Does the heart hurt - worry or not?
And it manifests itself in severe pain. But! Most often, pain is felt in the middle of the chest. The pains are strong, constricting, pressing, they can give in the left shoulder blade, or the left arm, or even under the jaw (also on the left). Alas, not so simple. There are painless forms of angina pectoris. This is a kind of trap. The patient does not feel any pain (maybe true, shortness of breath), and the process goes (ischemia increases, the myocardium suffers), and the final may be unexpected - a heart attack! It would seem out of the blue. Well, this is if the patient is not examined. This happens often. Therefore, my advice: if there is a predisposition to coronary heart disease, it is necessary to be examined.
Predisposition means prerequisites. These include diseases of the cardiovascular system in the family (close relatives) and in the patient himself (arterial hypertension, ischemic heart disease, heart attacks), obesity, diabetes, bad habits (primarily smoking, it is very conducive to intimal damage - the inner shell - vessels and provokes their hardening).In such situations, it is necessary to go to the therapist, cardiologist and be examined, without waiting for serious complications.
And now let's talk about pseudo-cardiology
Two main groups of causes can cause pain in the chest. First of all, it is the spine. More precisely, not the spine itself, but various pathological changes in it. These include posture disorders, curvature (scoliosis, kyphosis), osteochondrosis (changes in the intervertebral discs), intercostal neuralgia of the most diverse origin.

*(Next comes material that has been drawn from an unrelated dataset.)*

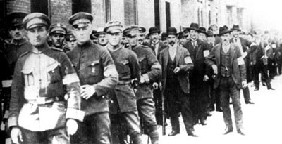 Powstańcy z Katowic przed wyjściem na front w maju 1921 r.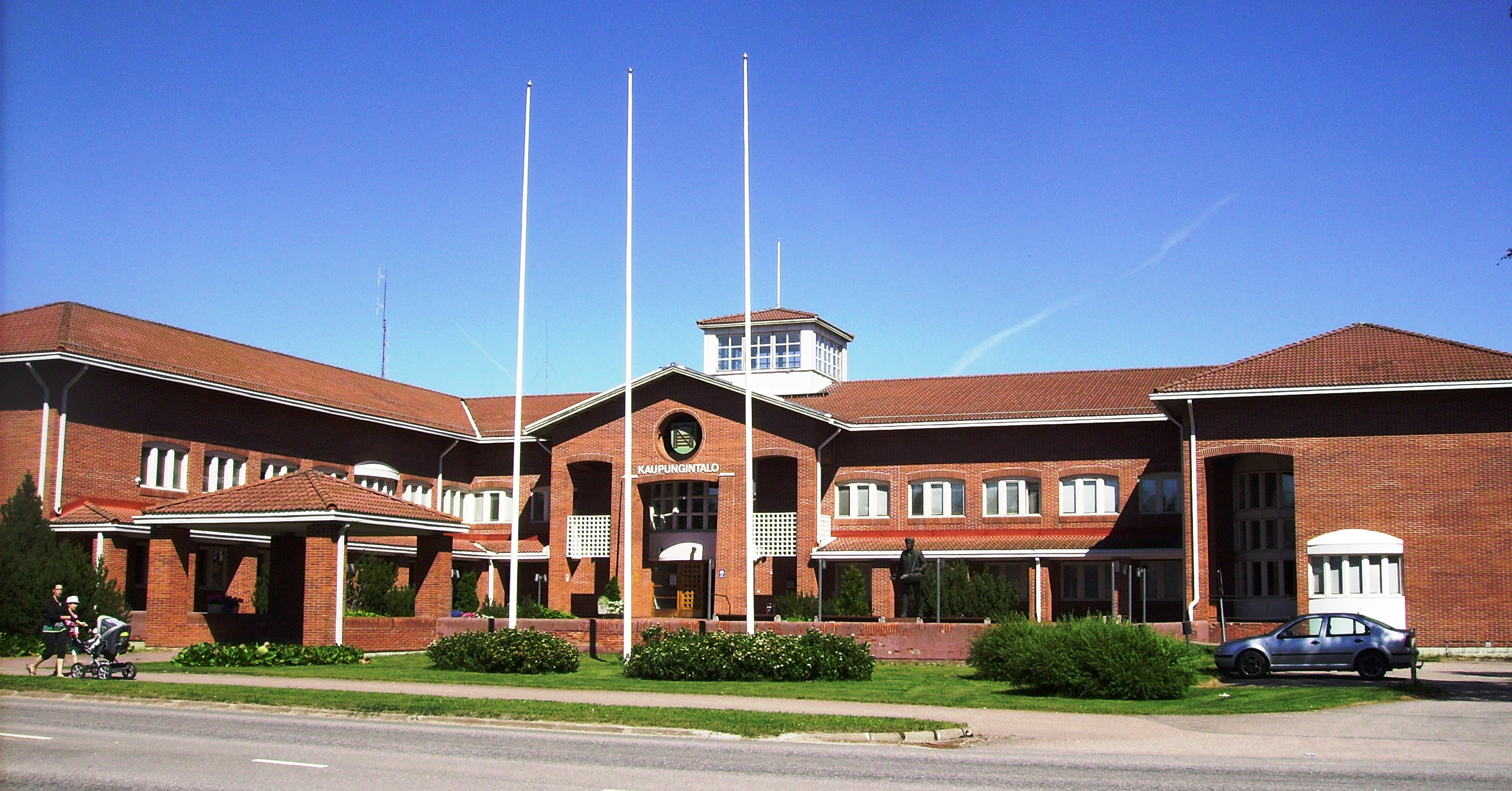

The pains that are caused by diseases of the spine are, as a rule, short-term in nature (they are intermittent, though recurring pains), more often stitching (but there may be burning, irritating, with backache). In general, the nature of pain - this concept is extremely subjective. Who feels like, who describes how (sometimes he paints in a very colorful and verbose manner). Localization of pain is predominantly punctual, in any case, clearly defined (in some cases, the patient can indicate with a finger where it hurts). One more thing. Such pains (associated with the spine, like intercostal neuralgia) are mostly associated with breathing.That is, they can increase with a deep breath.
The next very large group is the pathology of the upper part of the gastrointestinal tract. There are a lot of organs in this part of our body. We list them: the stomach, duodenum, pancreas, gallbladder, lower esophagus. The pathology of any of these organs can give pain in the chest, including the chest.
Why is this possible: a particular organ hurts, and we feel pain elsewhere? And perhaps this is due to the presence of a huge number of nerve branches, which are available in the abdominal cavity, in the abdomen as a whole and in the epigastric region (under the spoon), where the solar plexus is located. Therefore, it often happens that a patient with cholelithiasis in a state of attack can be hospitalized with a diagnosis of "myocardial infarction", so similar is the clinical picture. And only the electrocardiogram will put everything in its place.
The pains in the pathology of the upper part of the gastrointestinal tract can be very different in intensity (weak, strong), and in nature (aching, pressing, sawing, tearing), but they are no longer so limited and the area of these pains is blurred. More often, patients are shown with a palm rather than a finger.And with examination and further examination (at least - ultrasound of the abdominal cavity), changes in the internal organs are inevitably revealed.